Graylog supports many input types out of the box. More inputs are available in the Graylog Marketplace. At the time of writing, Graylog supports the following:

  • Syslog (TCP, UDP, AMQP, Kafka)
  • GELF (TCP, UDP, AMQP, Kafka, HTTP)
  • AWS (AWS Logs, FlowLogs, CloudTrail)
  • Beats/Logstash
  • CEF (TCP, UDP, AMQP, Kafka)
  • JSON Path from HTTP API
  • Netflow (UDP)
  • Plain/Raw Text (TCP, UDP, AMQP, Kafka)

The Graylog Marketplace is the central directory of add-ons for Graylog. It contains plugins, content packs, GELF libraries and more content built by Graylog developers and community members.

../../_images/marketplace.png

Users

“Who will use the solution?”

The most important user-related factor to consider is the number of users. If the number is large, or if many users will be querying the data simultaneously, you may want to take that into consideration when designing an architecture.

The users’ level of skill should be considered. Less technical users may require more pre-built content, such as dashboards. They may also require more training.

Consideration should also be paid as to what event sources each user group should have access. As in all questions of access control, the principle of least privilege should apply.

Some typical user groups include:

  • Security Analysts
  • Engineers
  • Management
  • Help Desk

Retention

“How long will you keep the data?”

A key question when planning your log management system is log retention. There are two ways event log data may be retained, online or archived. Online data is stored in Elasticsearch and is searchable through the Graylog GUI. Archived data is stored in a compressed format, either on the Graylog server or on a network file share. It is still searchable, via GREP for example, but must be reconstituted in Graylog in order to be searchable through the GUI again.

Some regulatory frameworks require retention of event log data for a proscribed period. In the absence of a clear requirement, the question becomes one of balancing the cost of retention (storage) versus the utility of having historical data. There is no single answer, as each situation is different.

Most Graylog customers retain 30-90 days online (searchable in Elasticsearch) and 6-13 months of archives.
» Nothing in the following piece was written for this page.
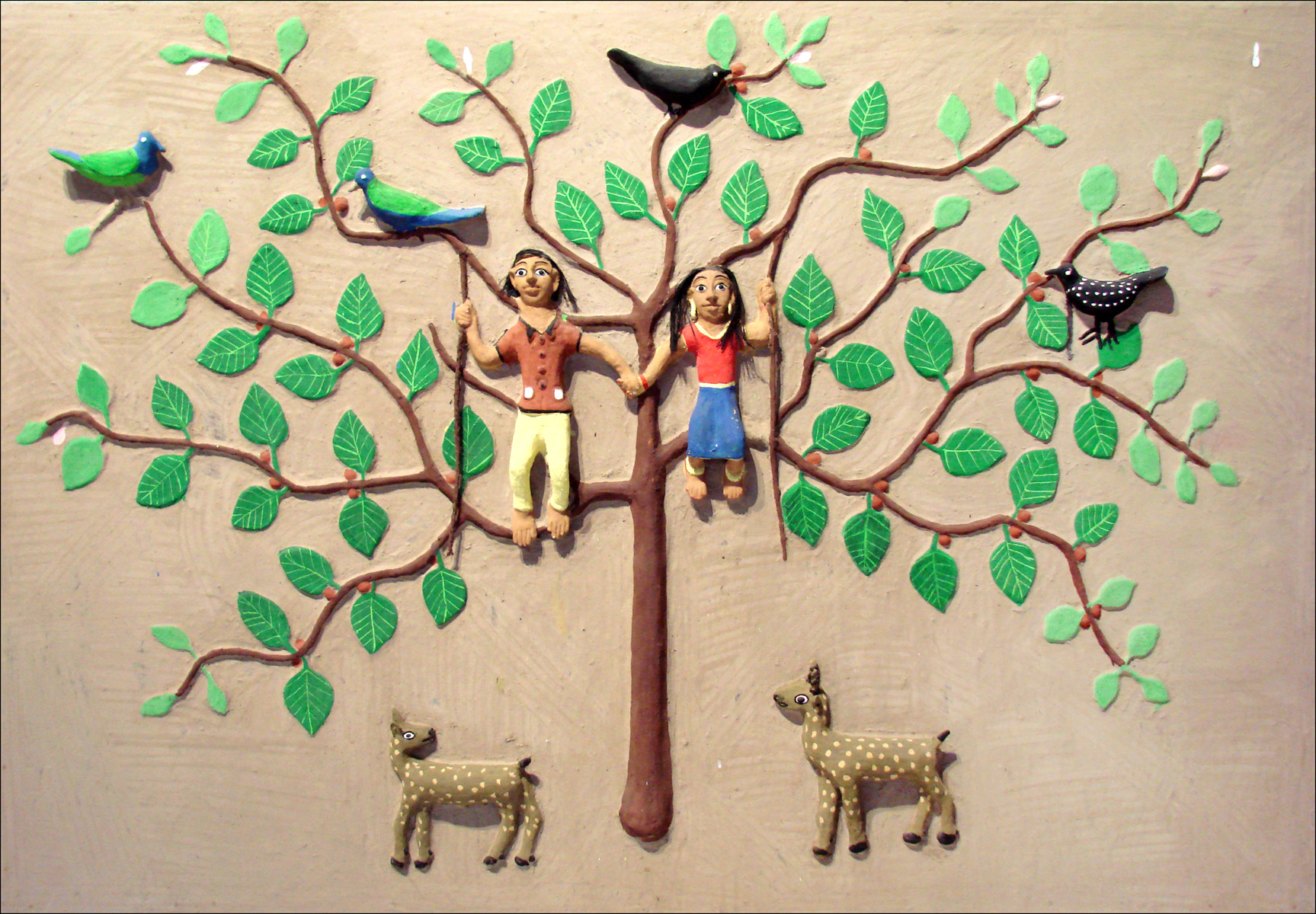 Sundaribai District de Sarguja, Etat de Chhattisgarh Panneaux avec silhouettes décoratives Argile crue, couleurs coco et minérales 2009 oeuvres réalisées pour l'exposition Image de l'exposition "Autres Maîtres de l'Inde, créations contemporaines des Adivasi " Musée du Quai Branly Paris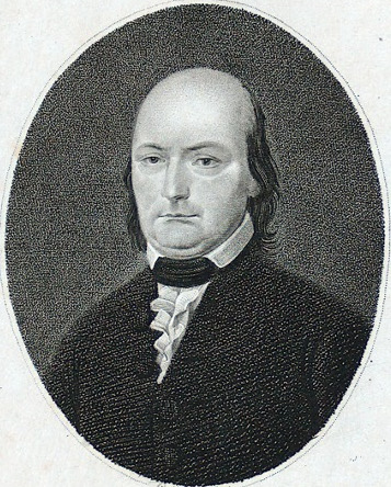 Thaddäus Anton Dereser, Kupferstich, Dozent der kurfürstlichen Akademie in Bonn. Nach einer Vorlage von Müller, Heidelberg

Calculating Storage Requirements

Like most data stores, Elasticsearch reacts badly when it consumes all available storage. In order to prevent this from happening, proper planning and monitoring must be performed.

Many variables affect storage requirements, such as how much of each message is kept, whether the original message is retained once parsing is complete, and how much enrichment is done prior to storage.

A simple rule of thumb for planning storage is to take your average daily ingestion rate, multiply it by the number of days you need to retain the data online, and then multiply that number by 1.3 to account for metadata overhead. (GB/day x Ret. Days x 1.3 = storage req.).

Elasticsearch makes extensive use of slack storage space in the course of it’s operations. Users are strongly encouraged to exceed the minimum storage required for their calculated ingestion rate. When at maximum retention, Elasticsearch storage should not exceed 75% of total space.